L'été Dutourd de France (VI) : le sens des mots

Le sens de certains mots évolue ; d’autres voient un sens différent s’ajouter à leur sens originel ; indépendamment de l’américanisation de notre lexique et de notre syntaxe, la langue se transforme ; on peut en prendre acte ou bien, comme Jean Dutourd, le refuser, revenir à l’étymologie et pester.

Ainsi page 31 : « L’usage de l’adjectif sophistiqué dans le sens de compliqué, savant, à la pointe de la technique, etc., est particulièrement absurde (…). En français, sophistiqué n’a qu’un seul sens : qui tient du sophisme (…). Sophistiqué se dit encore d’une substance falsifiée ou frelatée ». Le sophisme est un faux raisonnement qui a quelque apparence de vérité.

« (…), besogneux ne vient pas de besogne mais de besoin. Le besogneux est un homme qui est dans la gêne, un indigent. Le mot d’ailleurs s’écrivait jadis besoigneux. Puis le i est tombé aux alentours de 1850 et la confusion s’est installée. Comme quoi les réformes de l’orthographe sont des choses à manier avec précaution » (page 50). 

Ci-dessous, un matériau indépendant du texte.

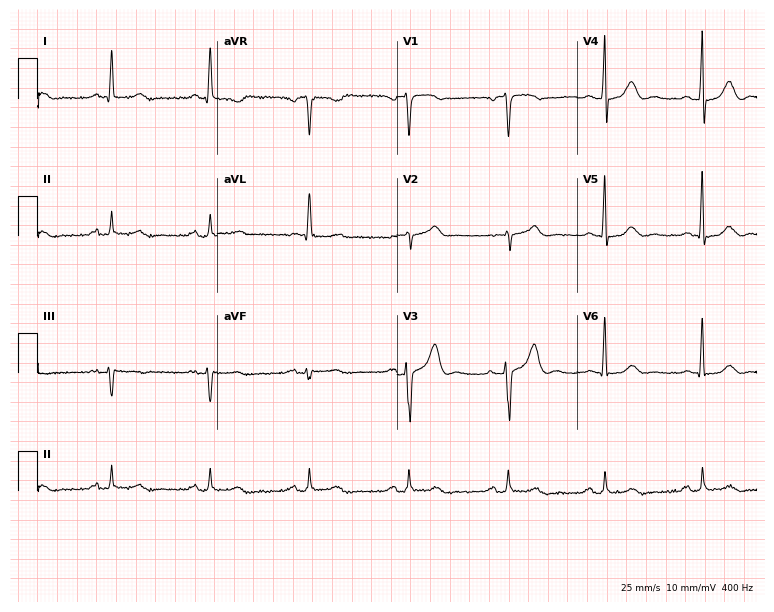
Electrocardiogram, a woman, 76 years old. Of the six screened findings (first-degree AV block, right bundle branch block, left bundle branch block, sinus bradycardia, atrial fibrillation, sinus tachycardia), none is recorded.

« Fiable se traduit en français par sûr (…).

Crédible : pourquoi dire d’un homme qu’il est crédible, alors que, jusque vers 1970, il se contentait d’être sérieux ? On n’a pas encore importé de l’américain le mot incrédible, pour désigner un farceur ou un sauteur mais soyons tranquilles ; cela viendra (NDLR : eh non, quinze ans plus tard, ce n’est pas le cas).

Laxiste : on n’a que l’embarras du choix pour la traduction : coulant, faible, indulgent, conciliant, clément, débonnaire, facile, bonhomme.

Chacun de ces mots exprime une nuance particulière. Tuer les nuances, c’est passer une langue au badigeon » (page 57). 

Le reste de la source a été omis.